Anyway, quite a performance from the lovely Ms. Mace:

• If this is true, it is good, good news: “Blue cities rethink their embrace of progressive drug policies.” (Article here.)

• In my Impromptus on Wednesday, I brought up the winners of this year’s Nobel Prize in Physiology or Medicine: Katalin Karikó and Drew Weissman. They are both American (with the former Hungarian-born). They won for work that “enabled the development of effective mRNA vaccines against COVID-19,” to quote the relevant committee in Stockholm.

(Talk about gettin’ crosswise of the base.)

I direct your attention to a piece by Scott Lincicome: “Could Today’s Katalin Karikó Come to America?” The answer is not happy (for some of us).

(Karikó’s family mixes science and sports. As I mentioned on Wednesday, her daughter, Susan Francia, has won two Olympic gold medals, in rowing.)

• Jeff Jacoby has written a brave column, I think: here. It is hard to change your mind, and then report it. Especially when your change of mind gives “the other side” a “win.” When your change of mind gives aid and comfort to the enemy.

Jeff’s column is headed “I used to defend Columbus as ‘magnificent.’ I don’t anymore.” He has learned a lot more about the Great Explorer, and First American, than he used to know. And so have I. I will take Jeff’s column to heart.

All my life, I have loathed the anti-Columbus people. I loathe “Fall Weekend” instead of “Columbus Day Weekend,” etc. “Indigenous Peoples’ Day.” All of that. When I hear negative things about Columbus, I grow defensive.
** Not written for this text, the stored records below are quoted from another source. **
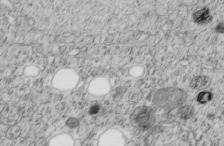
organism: C. elegans
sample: C. elegans embryo early stage
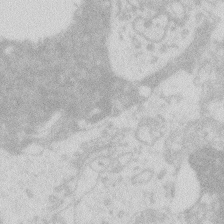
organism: Zebrafish
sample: Macrophage
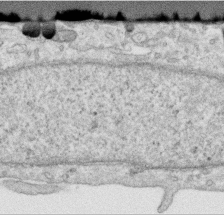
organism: Human
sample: Centriole in RPE cells
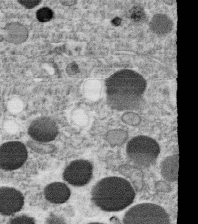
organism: C. elegans
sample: C. elegans oocyte; sperm cells
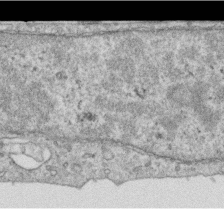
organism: Human
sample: Centriole in RPE cells
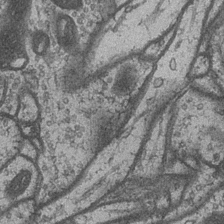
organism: Drosophila
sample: Optic medulla

But that is immature. And Jeff Jacoby is mature (setting a good example).

• In New York, there is a bar & grille with an emphasis on seafood. I am pretty tolerant of puns — but . . . I just can’t . . .

• A white Aston Martin, sittin’ pretty on an unpretty street:

• In Cleveland, I spotted this fellow:

Lajos Kossuth is generally regarded as the father of Hungarian democracy. He lived from 1802 to 1894. Goodness — that’s almost the whole of the 19th century. I have often quoted him when writing about peace, a very interesting and slippery subject. “I am a man of peace — God knows how I love peace. But I hope I shall never be such a coward as to mistake oppression for peace.”

In a column last week, I showed a picture of Robert Burns in Milwaukee — I mean a statue, not the poet himself:

I have not traversed the entire world, heaven knows, but I’ve gotten around a bit, and I have the impression that, in America, there are more monuments to foreigners than there are anywhere else. That stands to reason — because of the kind of country we are.

Just this week, I was quoting Reagan, speaking before the United Nations:

America is committed to the world because so much of the world is inside America. After all, only a few miles from this very room is our Statue of Liberty, past which life began anew for millions, where the peoples from nearly every country in this hall joined to build these United States.

The blood of each nation courses through the American vein and feeds the spirit that compels us to involve ourselves in the fate of this good earth.

This fellow stands a few blocks from me:

That’s Verdi. And this other fellow stands a few blocks the other way:

That’s Dante. Couple of Eye-talians, who made a big splash in this world, enriching all mankind, and earning immortality.

Well, I’d better go. Have a good weekend, y’all.